The problem: Report all lines of the data below that hold the word "cohort".
※ ※ ※
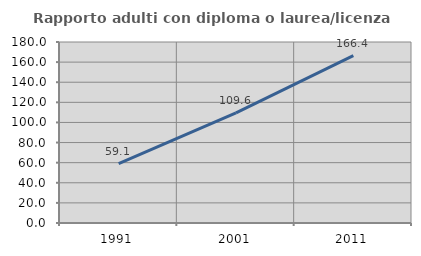
| Category | Rapporto adulti con diploma o laurea/licenza media  |
|---|---|
| 1991.0 | 59.108 |
| 2001.0 | 109.589 |
| 2011.0 | 166.4 |
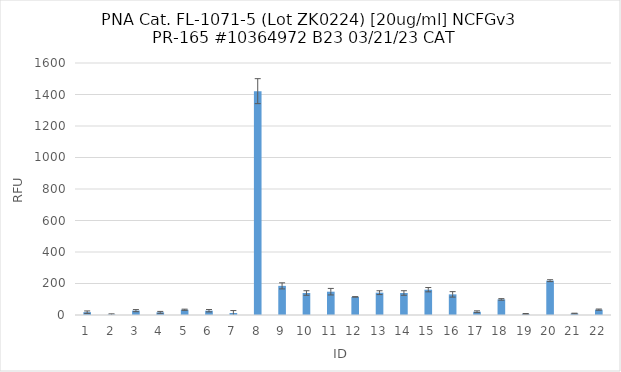
| Category | RFU |
|---|---|
| 0 | 18 |
| 1 | 3 |
| 2 | 27.75 |
| 3 | 16.75 |
| 4 | 33.25 |
| 5 | 27.25 |
| 6 | 12.75 |
| 7 | 1421.25 |
| 8 | 185 |
| 9 | 139.75 |
| 10 | 148 |
| 11 | 115 |
| 12 | 141.75 |
| 13 | 139.75 |
| 14 | 160.75 |
| 15 | 131 |
| 16 | 20.75 |
| 17 | 99 |
| 18 | 7 |
| 19 | 218 |
| 20 | 9.5 |
| 21 | 34 |
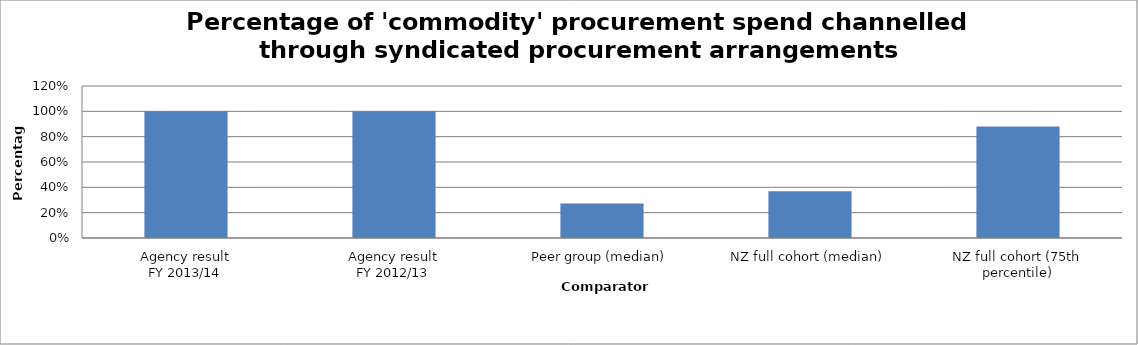
| Category | Result |
|---|---|
| Agency result
FY 2013/14 | 1 |
| Agency result
FY 2012/13 | 1 |
| Peer group (median) | 0.272 |
| NZ full cohort (median) | 0.37 |
| NZ full cohort (75th percentile) | 0.88 |
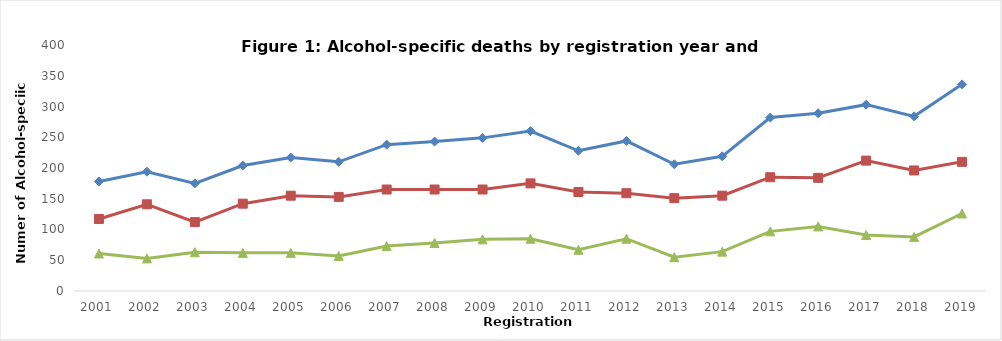
| Category | All | Male | Female |
|---|---|---|---|
| 2001.0 | 178 | 117 | 61 |
| 2002.0 | 194 | 141 | 53 |
| 2003.0 | 175 | 112 | 63 |
| 2004.0 | 204 | 142 | 62 |
| 2005.0 | 217 | 155 | 62 |
| 2006.0 | 210 | 153 | 57 |
| 2007.0 | 238 | 165 | 73 |
| 2008.0 | 243 | 165 | 78 |
| 2009.0 | 249 | 165 | 84 |
| 2010.0 | 260 | 175 | 85 |
| 2011.0 | 228 | 161 | 67 |
| 2012.0 | 244 | 159 | 85 |
| 2013.0 | 206 | 151 | 55 |
| 2014.0 | 219 | 155 | 64 |
| 2015.0 | 282 | 185 | 97 |
| 2016.0 | 289 | 184 | 105 |
| 2017.0 | 303 | 212 | 91 |
| 2018.0 | 284 | 196 | 88 |
| 2019.0 | 336 | 210 | 126 |
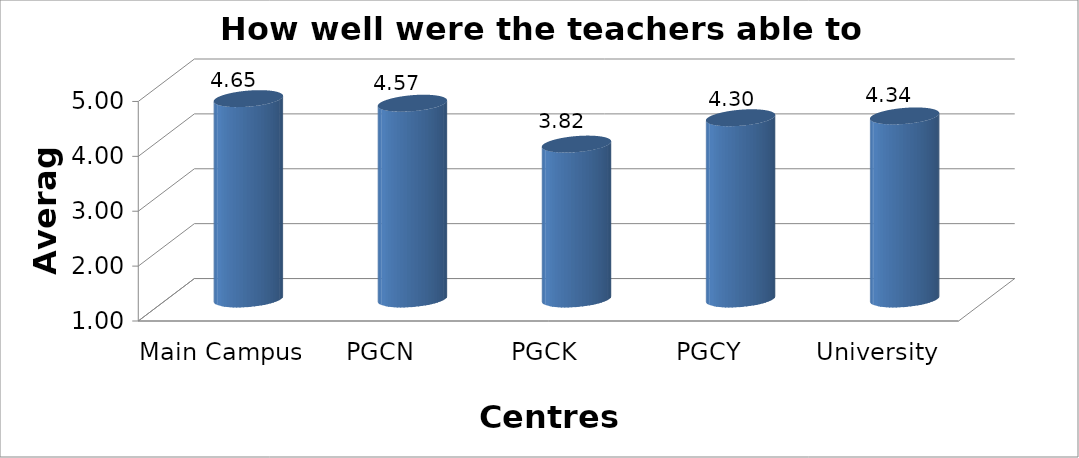
| Category | How well were the teachers able to communicate |
|---|---|
| Main Campus | 4.651 |
| PGCN | 4.568 |
| PGCK | 3.822 |
| PGCY | 4.302 |
| University Avg | 4.336 |
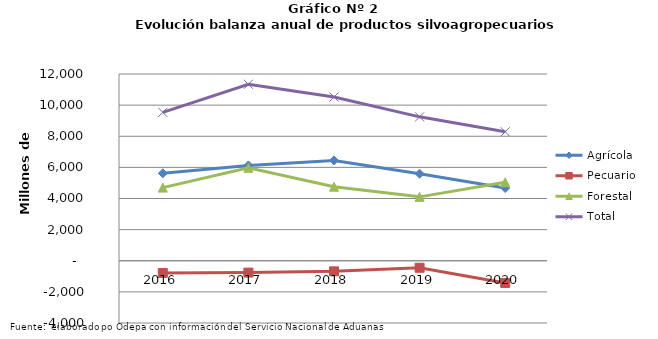
| Category | Agrícola | Pecuario | Forestal | Total |
|---|---|---|---|---|
| 2016.0 | 5619304 | -782654 | 4700192 | 9536842 |
| 2017.0 | 6126434 | -761998 | 5976134 | 11340570 |
| 2018.0 | 6446329 | -681646 | 4755333 | 10520016 |
| 2019.0 | 5590965 | -450130 | 4105622 | 9246457 |
| 2020.0 | 4671880 | -1424944 | 5041537 | 8288473 |
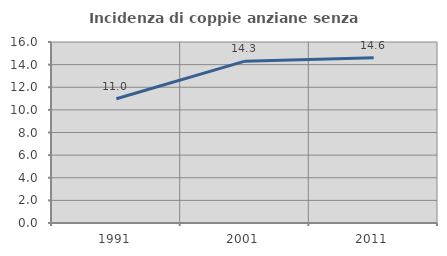
| Category | Incidenza di coppie anziane senza figli  |
|---|---|
| 1991.0 | 10.979 |
| 2001.0 | 14.309 |
| 2011.0 | 14.603 |
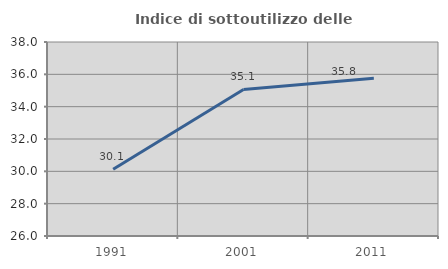
| Category | Indice di sottoutilizzo delle abitazioni  |
|---|---|
| 1991.0 | 30.127 |
| 2001.0 | 35.067 |
| 2011.0 | 35.756 |
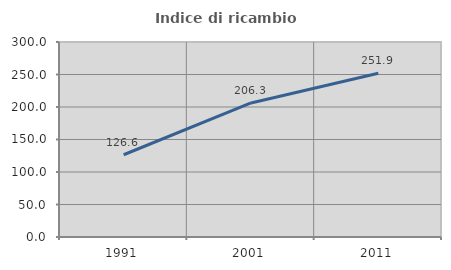
| Category | Indice di ricambio occupazionale  |
|---|---|
| 1991.0 | 126.551 |
| 2001.0 | 206.25 |
| 2011.0 | 251.862 |
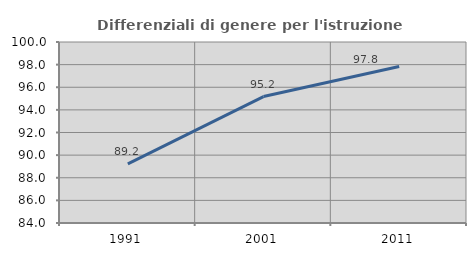
| Category | Differenziali di genere per l'istruzione superiore |
|---|---|
| 1991.0 | 89.228 |
| 2001.0 | 95.176 |
| 2011.0 | 97.827 |
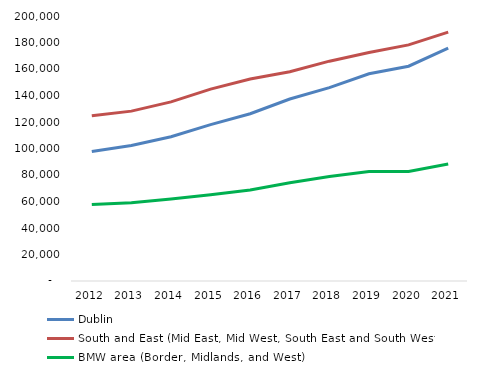
| Category | Dublin | South and East (Mid East, Mid West, South East and South West) | BMW area (Border, Midlands, and West) |
|---|---|---|---|
| 2012.0 | 97718 | 124631 | 57649 |
| 2013.0 | 102250 | 128197 | 59138 |
| 2014.0 | 108891 | 135212 | 61854 |
| 2015.0 | 118031 | 144794 | 65113 |
| 2016.0 | 126257 | 152431 | 68712 |
| 2017.0 | 137378 | 157911 | 74178 |
| 2018.0 | 145899 | 165911 | 78879 |
| 2019.0 | 156380 | 172476 | 82677 |
| 2020.0 | 162108 | 178213 | 82715 |
| 2021.0 | 175830 | 187819 | 88296 |
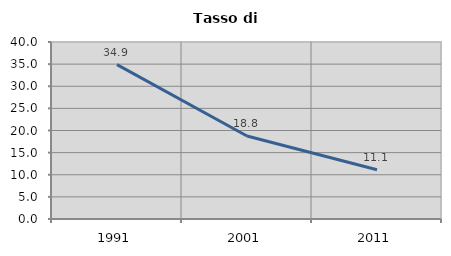
| Category | Tasso di disoccupazione   |
|---|---|
| 1991.0 | 34.889 |
| 2001.0 | 18.756 |
| 2011.0 | 11.12 |
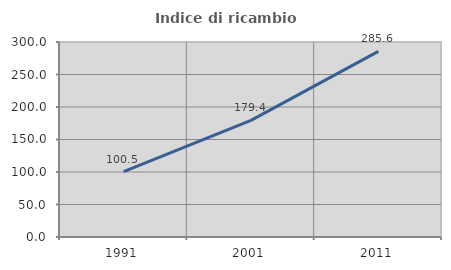
| Category | Indice di ricambio occupazionale  |
|---|---|
| 1991.0 | 100.529 |
| 2001.0 | 179.365 |
| 2011.0 | 285.595 |
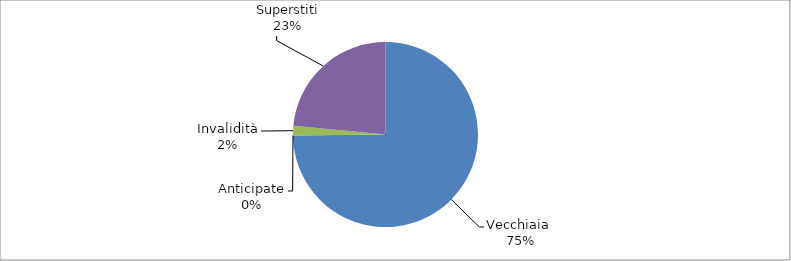
| Category | Series 0 |
|---|---|
| Vecchiaia  | 8234 |
| Anticipate | 0 |
| Invalidità | 186 |
| Superstiti | 2586 |
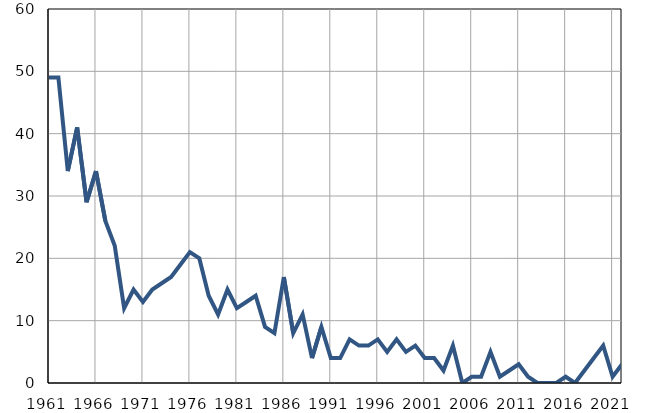
| Category | Умрла 
одојчад |
|---|---|
| 1961.0 | 49 |
| 1962.0 | 49 |
| 1963.0 | 34 |
| 1964.0 | 41 |
| 1965.0 | 29 |
| 1966.0 | 34 |
| 1967.0 | 26 |
| 1968.0 | 22 |
| 1969.0 | 12 |
| 1970.0 | 15 |
| 1971.0 | 13 |
| 1972.0 | 15 |
| 1973.0 | 16 |
| 1974.0 | 17 |
| 1975.0 | 19 |
| 1976.0 | 21 |
| 1977.0 | 20 |
| 1978.0 | 14 |
| 1979.0 | 11 |
| 1980.0 | 15 |
| 1981.0 | 12 |
| 1982.0 | 13 |
| 1983.0 | 14 |
| 1984.0 | 9 |
| 1985.0 | 8 |
| 1986.0 | 17 |
| 1987.0 | 8 |
| 1988.0 | 11 |
| 1989.0 | 4 |
| 1990.0 | 9 |
| 1991.0 | 4 |
| 1992.0 | 4 |
| 1993.0 | 7 |
| 1994.0 | 6 |
| 1995.0 | 6 |
| 1996.0 | 7 |
| 1997.0 | 5 |
| 1998.0 | 7 |
| 1999.0 | 5 |
| 2000.0 | 6 |
| 2001.0 | 4 |
| 2002.0 | 4 |
| 2003.0 | 2 |
| 2004.0 | 6 |
| 2005.0 | 0 |
| 2006.0 | 1 |
| 2007.0 | 1 |
| 2008.0 | 5 |
| 2009.0 | 1 |
| 2010.0 | 2 |
| 2011.0 | 3 |
| 2012.0 | 1 |
| 2013.0 | 0 |
| 2014.0 | 0 |
| 2015.0 | 0 |
| 2016.0 | 1 |
| 2017.0 | 0 |
| 2018.0 | 2 |
| 2019.0 | 4 |
| 2020.0 | 6 |
| 2021.0 | 1 |
| 2022.0 | 3 |
※ ※ ※
Task answer:
| NZ full cohort (median) | 0.37 |
| NZ full cohort (75th percentile) | 0.88 |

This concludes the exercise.